Affinities. Due to its rich dorsal chaetotaxy P. stebaevae sp. nov. is most similar to P. bescidica , described from the Polish Carpathians. Both species compared are characterized by the presence of supernumerary setae on all terga, combined with such an unusual trait as an increased number of setae in the dorsolateral parts of Th. II–III. These two species can easily be distinguished by the relative length of the buccal cone (the ratio of the labium length to the distance between postlabial setae a1 and m1 is 5.0– 5.5 in P. stebaevae sp. nov. vs, according to Smolis et al. 2023, only 3.5 in P. bescidica ), the shape of the labral edge (rounded in P. bescidica and pointed (ogival) in P. stebaevae sp. nov.), as well as the number of teeth on the mandibles (3–4 in P. bescidica , vs 6 in P. stebaevae sp. nov.) and the shape of the maxillary tip (styliform in P. bescidica vs styliform with two clear apical hooks in P. stebaevae sp. nov.). In addition, according to Smolis & Skarżyński (2007, p. 77), the distance between chaetae A and B on the labium of P. bescidica is greater than length of chaeta B, whereas this distance is much smaller than the length of seta B in P. stebaevae sp. nov. (as in Figs 9, 16 View FIGURES 5–19 ).
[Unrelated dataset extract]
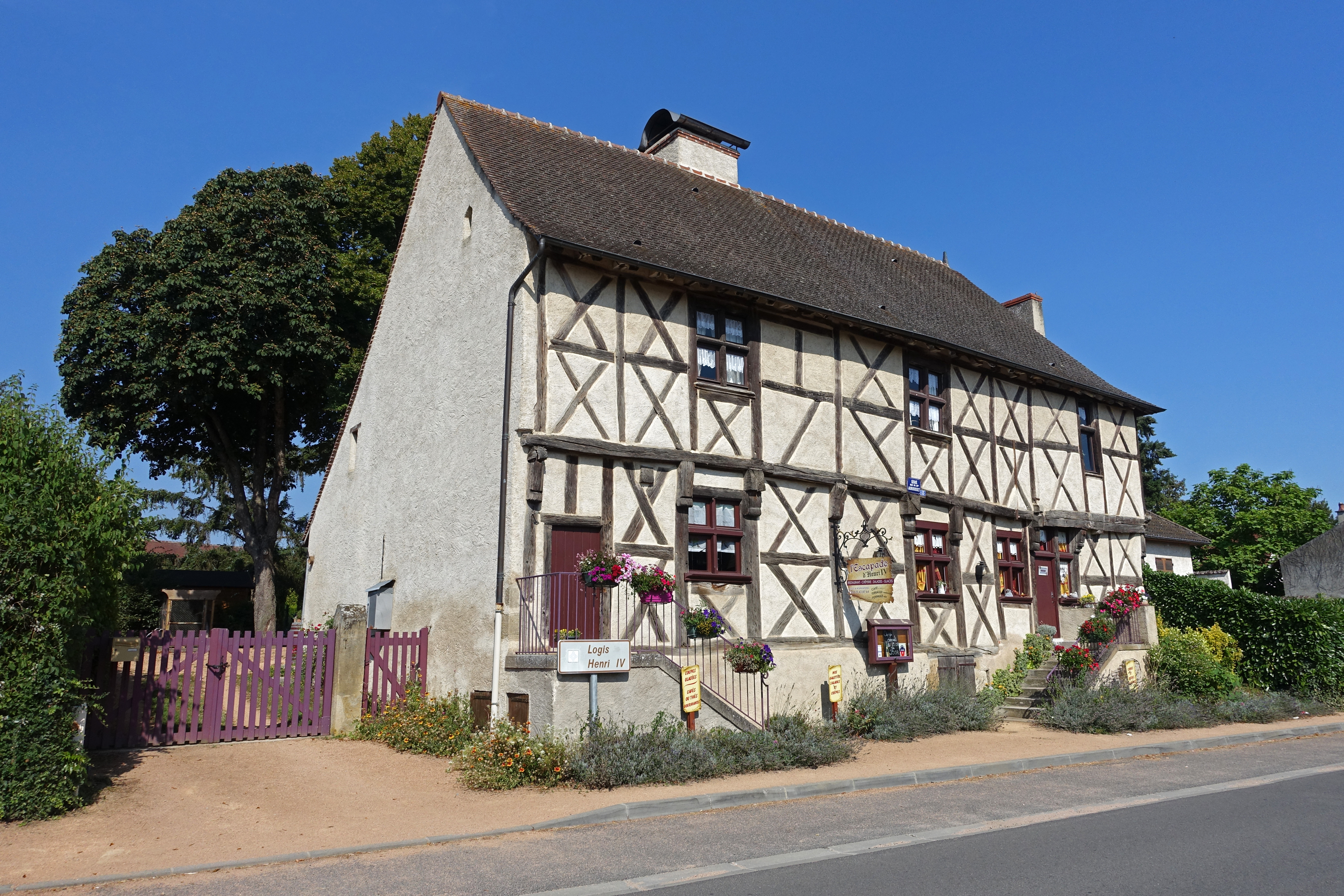 Logis d'Henri IV à Neuilly-le-Réal, Allier

Chaetotaxy of P. stebaevae sp. nov. is also comparable to that of P. plurichaetosa sp. nov. from the Caucasus. Both these species are characterized by the presence of supplementary setae on dorsal side of the body, although the latter species lacks additional setae in the dorso-lateral parts of Th. II–III and setae p2 on Abd. V. Besides this, the mandibles of P. stebaevae sp. nov. have more teeth than in P. plurichaetosa sp. nov. (6 vs 5).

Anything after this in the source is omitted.